Madeleine préféra changer de conversation.
- Et avec Anna, tout se passe bien ? Vos projets de mariage prennent forme comme tu le souhaites ? Tu sais, je suis heureuse pour toi. N’oublie pas que c’est à moi que tu dois cette rencontre. Tu pense qu’elle vivra longtemps ?
- Madeleine, j’ai la pénible impression que tu cherches les ennuis. Si tu t’adresses à ton demi-frère je te conseille de l’oublier. Maintenant, si tu t’adresses à l’artiste, tu prends des risques inconsidérés... Sortons ! J’ai besoin de prendre l’air, ta présence me prive de l’oxygène nécessaire à mon équilibre. Tiens ! Asseyons nous à ma terrasse préférée, je pourrais consommer une boisson préparée par quelqu’un d’autre que toi.
- Bravo ! J’applaudis des deux mains avec admiration. La nature est ainsi faite, les loups font des loups. J’apprécie vraiment le spectacle. Ah oui ! Vraiment !
Attablé à coté d’eux, un personnage les regardait avec un grand sourire et semblait se délecter de leur présence. Pierre fronça les sourcils et lui dit, à voix basse :
- Vous préféreriez qu’ils fassent des moutons ? Qui êtes-vous et en quoi nos différends familiaux vous amusent t-ils ?

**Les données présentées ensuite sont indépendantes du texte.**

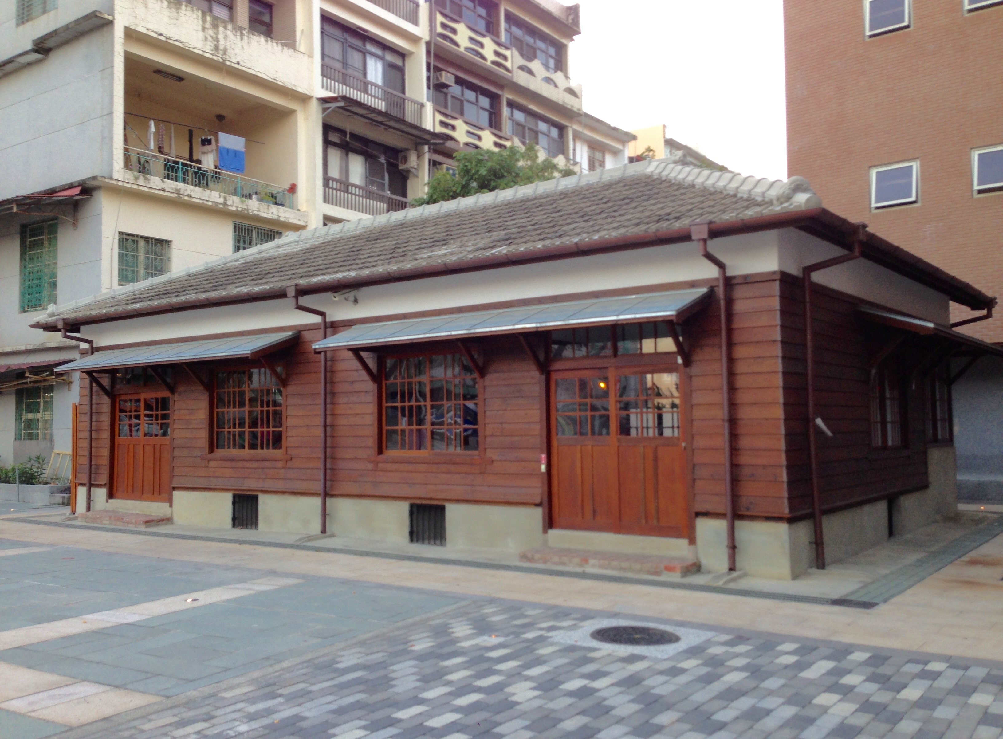 美濃警察分駐所宿舍

- Excusez moi. C’est vrai que vous ne me connaissez pas. Par contre, je connais bien votre père et je ne peux m’empêcher de reconnaître ses qualités à travers les vôtres. Bel héritage qu’il vous a légué…
- Celui que vous désignez comme notre père est mort. Vous devez rêver, ou plutôt faire des cauchemars si ce dégénéré hante vos nuits. Consultez donc un médecin, il remettra de l’ordre dans votre tête.

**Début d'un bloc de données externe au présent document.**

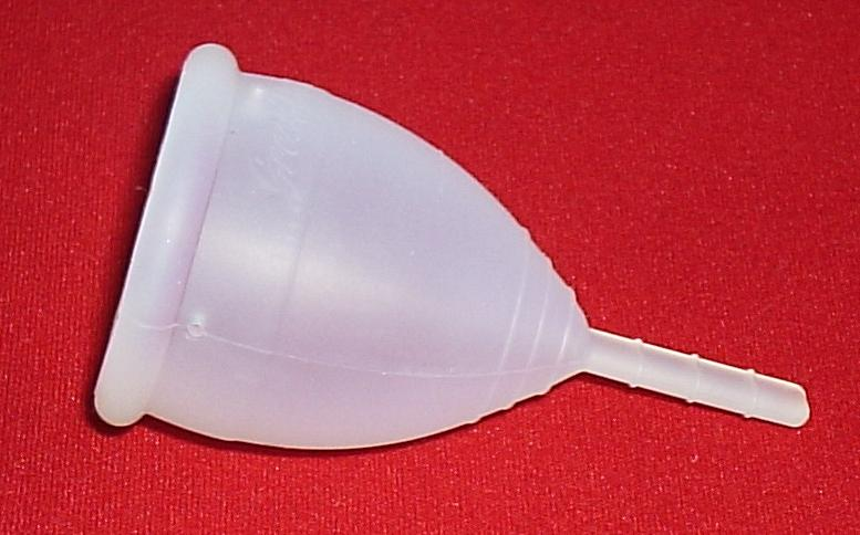 Coletor menstrual da marca Green Donna, tamanho 1.
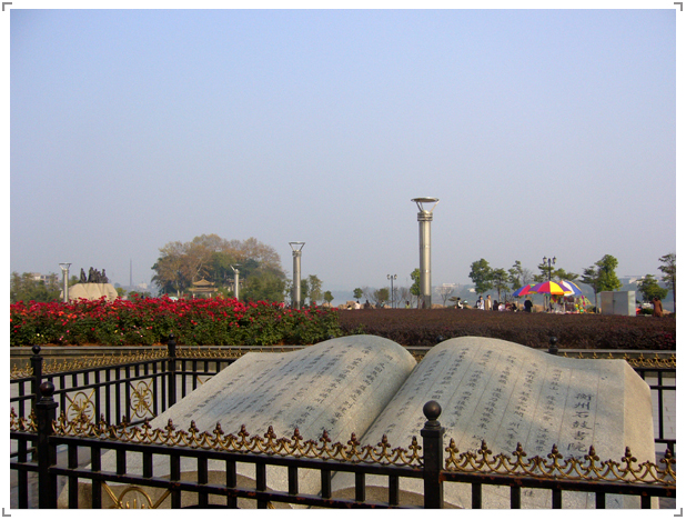 位于石鼓书院前

- Nous parlons bien de Monsignori «  je ne sais pas qui » N’est ce pas ? Sa promotion soudaine lui a permis de traîner dans les couloirs dorés du Vatican où il a pu continuer à être lui-même dans toute la splendeur de sa perversité. Je l’adore ! Quel bon client. Savez-vous qu’il brûle d’amour pour vous et qu’il a hâte de réunir ses enfants dans la chaleur d’un doux foyer ?
- Qu’il trouve la chaleur d’un foyer en enfer ! C’est tout ce qu’il mérite, dit Madeleine avec véhémence.
- En enfer ! Voilà le mot juste. En enfer ! On y brûle sans faire de cendres. On y crie son désespoir en étant muet. On voit pleurer les autres sans les entendre. Le temps de la punition passe mais revient sans arrêt au point de départ. Ah l’enfer ! Ça pourrait être le paradis... Mais ça ne l’est pas !
Pierre commençait à trouver le temps long :
- Ou voulez vous en venir ? Et répondez à ma question. Qui êtes vous ?
- Je suis le serviteur de mon maître. Une sorte de chef d’atelier. C’est le premier et dernier avertissement que vous recevrez . Ensuite si vous ne saisissez pas la main tendue, vous serez à mes ordres, pour l’éternité. Votre passage sur terre est déjà bien entamé, j’ai le regret de vous dire que votre prochain voyage sera celui que vous aurez choisi. Vous devriez bien réfléchir au peu de temps qu’il vous reste pour envisager votre futur. Regardez le ciel, les nuages s’amoncellent au dessus de vous et ils ne sont pas blancs.
Pierre et sa sœur levèrent les yeux instinctivement. Quand ils les rabaissèrent ils étaient seuls. Foutaises ! Madeleine n’y croyait pas. Pierre... ???